How animals acquire, process, and combine information in an uncertain world to navigate accurately between their home and a behaviourally relevant location, such as a food source is a fundamental question in biology. Bumblebees, for example, face the challenge of finding food sources, i.e. flowers, among numerous unrewarding environmental objects. Inexperienced foragers first need to explore the environment to locate objects that may be candidates based on visual and/or odour cues. If a flower proves to be rewarding, its sensory characteristics and location must be learned before returning back to the nest, so that it can be found again on a later foraging trip.
Goal finding has often been considered from the perspective of locating a unique goal that is not visible even from a relatively short distance, as in the case of the nest holes of many ants, bumblebees, or solitary wasps and bees. Many experiments on locating a food source also used largely inconspicuous feeders in the training situation, which were removed altogether in the subsequent tests. However, it is not enough to determine the location of a goal when targeting food sources such as flowers, because these must additionally be identified and distinguished from the many non-rewarding objects in the environment. Visual features such as colour, shape, and texture, but also odours can be important here.

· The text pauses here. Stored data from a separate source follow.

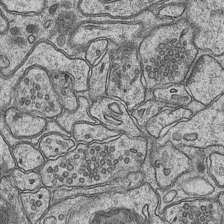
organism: Mouse
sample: CA1 Hippocampus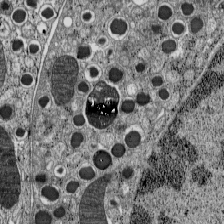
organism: C57BL Mouse
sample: Pancreatic islet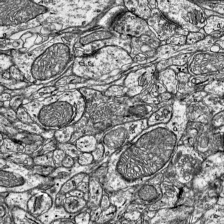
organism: Mouse
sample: Visual Cortex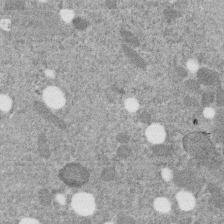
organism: C. elegans
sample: C. elegans embryo early stage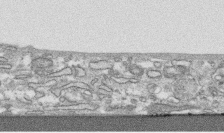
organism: Human
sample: CRL-1474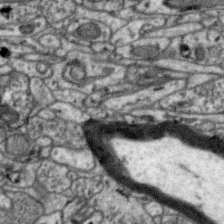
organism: Zebra finch
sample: Brain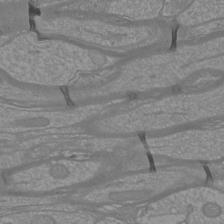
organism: Mouse
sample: Cortical neurons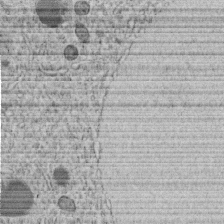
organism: C. elegans
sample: C. elegans embryo early stage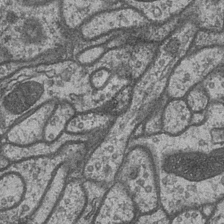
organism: Drosophila
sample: Optic medulla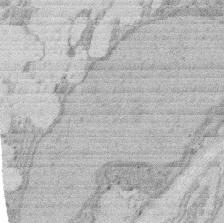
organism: Rat
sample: Salivary granule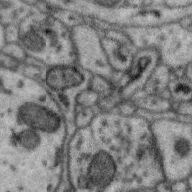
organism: Zebra finch
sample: Brain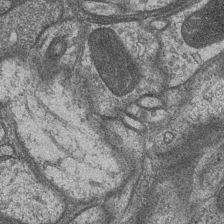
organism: Drosophila
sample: Optic medulla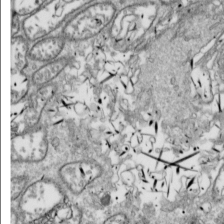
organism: Drosophila
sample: Cell division; meiosis; drosophila spermatocytes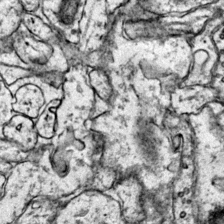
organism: Mouse
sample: Primary visual cortex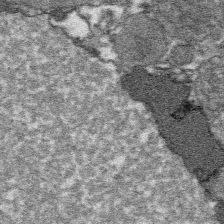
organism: Platynereis dumerilii

In the foraging context, there are usually several alternatives for flowers as food sources. These may be conspicuous, differ in their sensory characteristics, and may provide a different food quality, implying decisions and possibly flexible learning for the bee. The different constraints for finding the nest and profitable food sources suggest that the underlying goal-finding mechanisms may differ as well.

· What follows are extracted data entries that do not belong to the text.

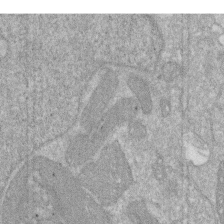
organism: Human
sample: HIV infected U937 cells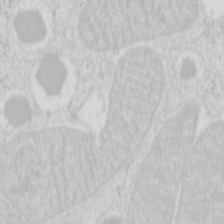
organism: Mouse
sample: Pancreas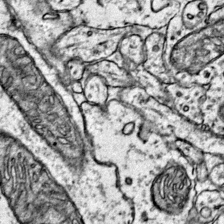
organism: Mouse
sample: Primary visual cortex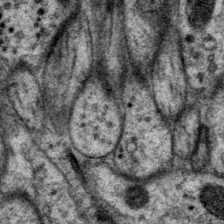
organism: P. pacificus
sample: Pharynx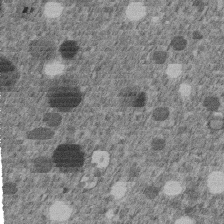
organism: C. elegans
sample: C. elegans embryo early stage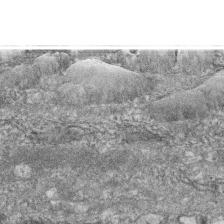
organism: Zebrafish
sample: Cilia; retinal pigment epithelium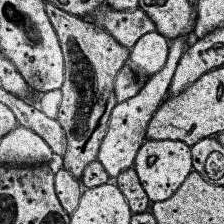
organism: Human
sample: Temporal Lobe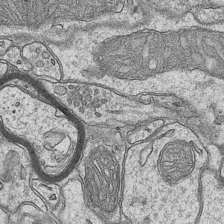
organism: Mouse
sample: CA1 Hippocampus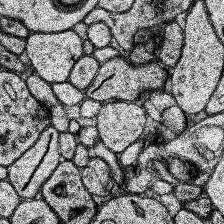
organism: Human
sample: Temporal Lobe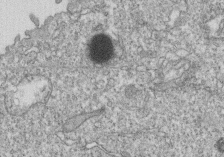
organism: Human
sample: HeLa cell HIV synapse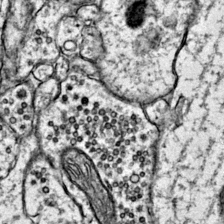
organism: Mouse
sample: Primary visual cortex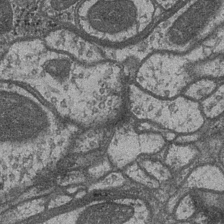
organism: Drosophila
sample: Optic medulla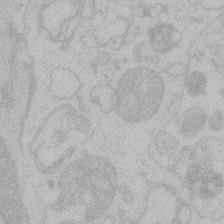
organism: Zebrafish
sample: Macrophage infected with Toxoplasma gondii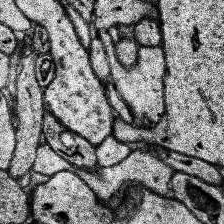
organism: Human
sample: Temporal Lobe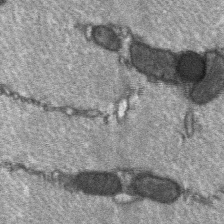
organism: C57BL Mouse
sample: Soleus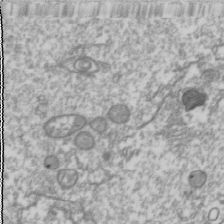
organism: Drosophila
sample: Cell division; meiosis; drosophila spermatocytes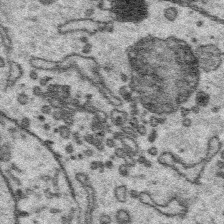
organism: Platynereis dumerilii

The overall objective of the project is to develop a comprehensive concept of goal-finding behaviour along the ecological constraints of foraging with a focus not only on goal localisation, but also on the identification of goal objects in cluttered environments, especially in the case of multiple goal options. When deciding between goal options, different values assigned to them through experience may play an important role.

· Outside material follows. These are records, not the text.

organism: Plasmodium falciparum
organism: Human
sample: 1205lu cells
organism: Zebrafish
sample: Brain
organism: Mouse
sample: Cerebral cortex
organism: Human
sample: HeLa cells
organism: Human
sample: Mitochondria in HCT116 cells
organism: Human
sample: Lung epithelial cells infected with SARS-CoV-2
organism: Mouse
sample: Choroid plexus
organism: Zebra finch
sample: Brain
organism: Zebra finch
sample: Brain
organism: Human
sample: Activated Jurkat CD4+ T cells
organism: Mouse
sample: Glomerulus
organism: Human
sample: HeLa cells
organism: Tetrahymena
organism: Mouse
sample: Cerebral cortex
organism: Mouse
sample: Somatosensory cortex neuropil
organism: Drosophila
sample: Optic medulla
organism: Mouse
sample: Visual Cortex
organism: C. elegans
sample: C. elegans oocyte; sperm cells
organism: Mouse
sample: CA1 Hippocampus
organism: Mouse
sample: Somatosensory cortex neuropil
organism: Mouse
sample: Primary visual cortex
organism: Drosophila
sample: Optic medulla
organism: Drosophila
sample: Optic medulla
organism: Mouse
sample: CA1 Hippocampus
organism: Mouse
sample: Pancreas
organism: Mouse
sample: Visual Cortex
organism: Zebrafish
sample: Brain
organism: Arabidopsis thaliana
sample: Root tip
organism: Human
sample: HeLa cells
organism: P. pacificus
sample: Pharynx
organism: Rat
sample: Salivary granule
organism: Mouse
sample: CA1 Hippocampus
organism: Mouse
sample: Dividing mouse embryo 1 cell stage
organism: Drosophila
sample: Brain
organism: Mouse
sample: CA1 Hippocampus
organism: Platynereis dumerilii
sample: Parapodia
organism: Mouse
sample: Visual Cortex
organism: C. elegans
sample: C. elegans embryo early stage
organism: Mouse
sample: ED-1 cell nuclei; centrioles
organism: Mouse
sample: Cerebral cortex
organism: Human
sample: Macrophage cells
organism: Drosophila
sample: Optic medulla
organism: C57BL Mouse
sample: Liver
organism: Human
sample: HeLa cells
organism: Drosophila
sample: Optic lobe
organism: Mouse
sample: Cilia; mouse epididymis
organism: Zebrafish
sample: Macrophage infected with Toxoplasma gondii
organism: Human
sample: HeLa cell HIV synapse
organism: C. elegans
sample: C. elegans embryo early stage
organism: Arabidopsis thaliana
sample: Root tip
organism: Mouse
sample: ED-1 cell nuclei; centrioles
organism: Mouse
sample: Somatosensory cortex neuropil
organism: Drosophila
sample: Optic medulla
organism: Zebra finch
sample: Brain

We pursue this objective by combining behavioural experiments and computer-simulated models of the control mechanisms in the bee's neuronal system. In our experiments, bumblebees walk on a air-suspended treadmill in a computer-controlled virtual environment. This allows us to precisely control the stimuli the bumblebee perceives and to apply targeted manipulations to the action-perception loop the animal experiences. The experiments are tightly coupled to the development of a formalized control model simulating the bumblebees’ behaviour in the same virtual environments.